Add auth to API routes - Githubissues

danielplohmann / mcrit

The MinHash-based Code Relationship & Investigation Toolkit (MCRIT) is a framework created to simplify the application of the MinHash algorithm in the context of code similarity.

GNU General Public License v3.0

86 stars 12 forks source link

Add auth to API routes #52

Closed yankovs closed 11 months ago

yankovs commented 12 months ago

Hey!

I'd like to limit mcrit's api via auth. I've looked at the code, and seems like the basic auth functionality is basically implemented, but the routes themselves aren't protected (if I'm wrong please tell me! :D). What do you think? I don't know falcon that well but looking online it seems like writing middleware to enable auth are not that difficult to implement: https://falcon.readthedocs.io/en/stable/user/quickstart.html#a-more-complex-example

danielplohmann commented 12 months ago

Hi! Yes, I also think it should be easy to implement this. Correct, right now, all routes in the MCRIT backend service can be used without authentication. Currently, this is semi-addressed by the API pass-through in mcritweb requiring token-authentication. I will have time working on MCRIT starting next week again and implement some of the low-hanging-fruit issues like this one. :)

yankovs commented 12 months ago

Thank you very much! :) I have been wondering about some implementation detail of the whole token system.
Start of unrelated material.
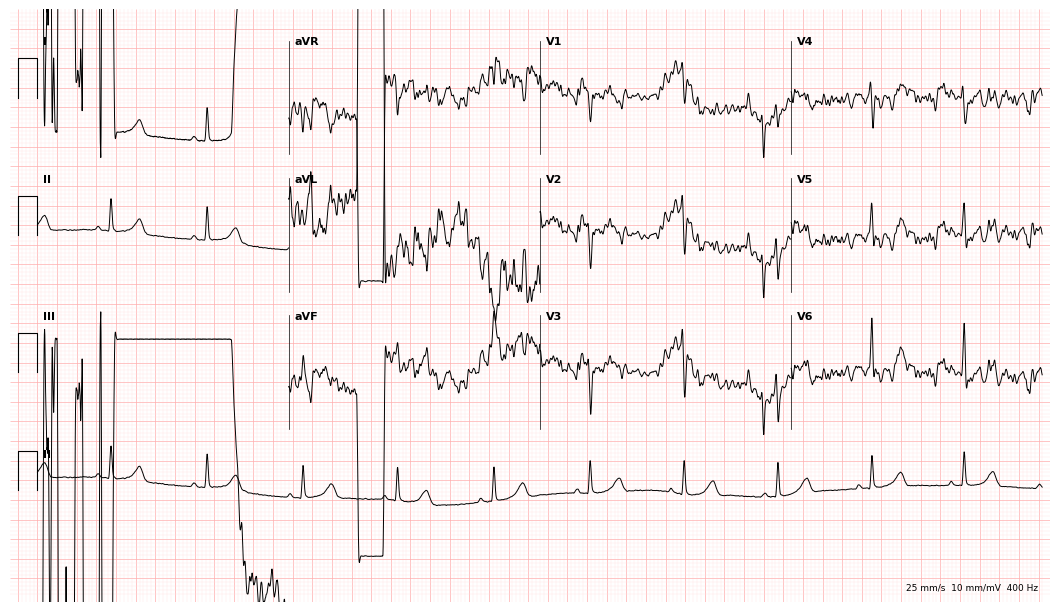
12-lead ECG from a female, 29 years old. Screened for six findings — first-degree AV block, right bundle branch block, left bundle branch block, sinus bradycardia, atrial fibrillation, sinus tachycardia — none is recorded. Findings outside these six are not listed.

It seems like the token itself is just a random UUID that is md5 hashed (https://github.com/fkie-cad/mcritweb/blob/265ccf4189a2aa80a79809c4c2509ae33822385d/mcritweb/views/authentication.py#L73). It seems weird to me since it doesn't entail any of the user details like the login user name. In contrast, something like JWT could have this info.

This makes me wonder how making sure a token is valid would work, is it just a straight up lookup in the sqlite db?

danielplohmann commented 11 months ago

Hey!

I have used the AuthMiddleware as suggested to implement a basic authentication scheme for the backend server. The token can be set in the [McritConfig].(https://github.com/danielplohmann/mcrit/blob/61ba87ad0189fde58022320bc5c6ede19aad1adf/mcrit/config/McritConfig.py#L19)

It seems weird to me since it doesn't entail any of the user details like the login user name. In contrast, something like JWT could have this info.

I know that it's possible to derive validity of tokens based on stored session information, but as long as this is not a high-load issue, I think doing DB lookups for authentication don't hurt that much (thus doing the actual lookup for user/token as you described). But I agree that there is always the option to move to other auth schemes when the need arises.